Он стал и дальше её целовать, ощущал, как легко её тело поддается его ласкам, и желание, которое она старалась пробудить в нём в самом начале, в этот миг разгорелось с небывалой силой, и она это почувствовала и задрожала от предвкушения.
— Ты знаешь, что вернусь, — сказал Голд.
— Я верю, а не знаю, — ответила Белль и повернулась к нему лицом. — Это разные вещи.
Их губы снова слились в поцелуе, долгом и жарком.
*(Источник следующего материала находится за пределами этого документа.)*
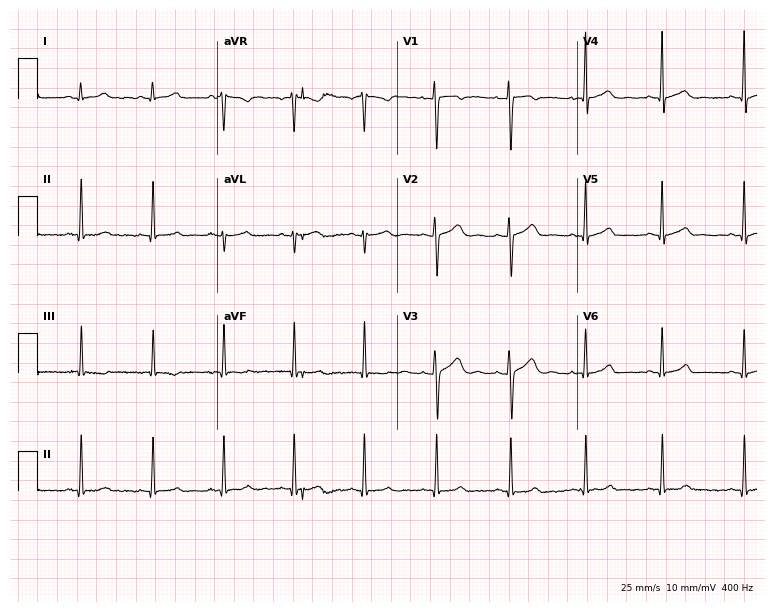
Resting 12-lead electrocardiogram. Patient: a female, 31 years old. Read as a normal ECG.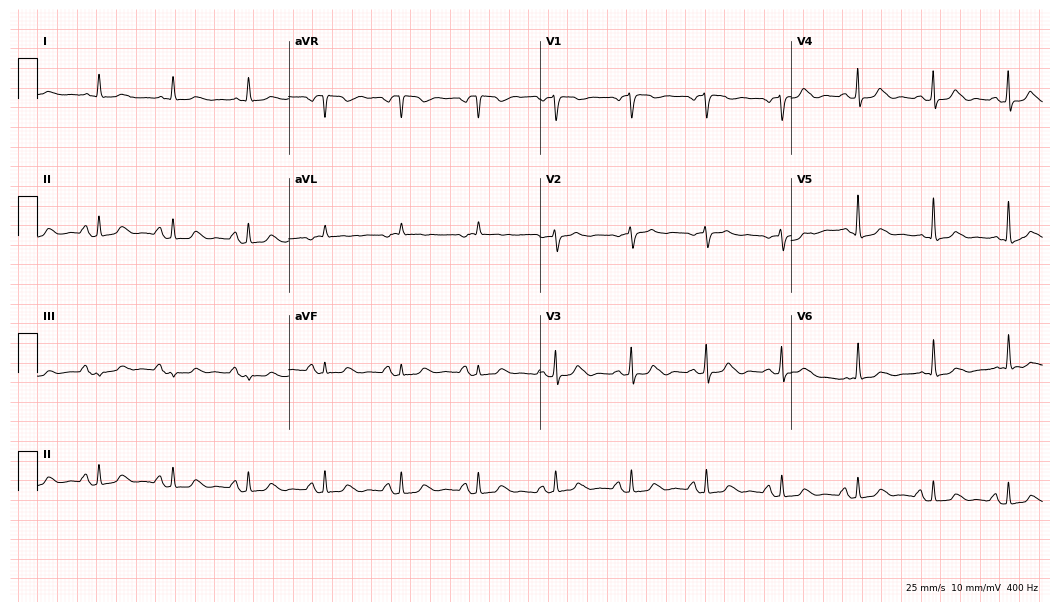
12-lead ECG from a woman, 77 years old (10.2-second recording at 400 Hz). Recorded interpretation: within normal limits.

Его бросило в жар.
— Я знаю, что мы тысячу раз говорили об этом… — она задрожала ещё сильнее, и ноги у неё подкашивались. — Ты с ума меня сводишь…
— Очень надеюсь, — Голд подхватил её на руки и заглянул в глаза. — Не тебе же одной…
Они засмеялись, а печаль ушла.
Румпель бережно положил жену на диван, навис над нею, целуя губы, шею и грудь. Потом он стянул с неё колготки, задрал её юбку и раздвинул ножки, наклонился и ухватился зубами за трусики, пытаясь таким образом их с неё снять.
— Уф! А это не так уж просто! — весело сообщил он. — Придётся всё-таки руками.
Она залилась смехом и плотно сдвинула ноги, не позволяя ему продолжить.
— Ах, так!
— Сними что-нибудь с себя!
— Ах, что-нибудь!
Она засмеялась ещё сильнее, потому что он принялся быстро снимать с себя одежду, пока не оказался в одних носках и наполовину расстёгнутой рубашке. Она сама сняла с себя трусики и бросила на пол к его одежде, и он забрался на диван, подтянул её к себе, устроился между её ног и проник в неё, погружаясь всё глубже и двигаясь всё быстрее и быстрее, полностью отдавшись страсти, переполнившей их обоих.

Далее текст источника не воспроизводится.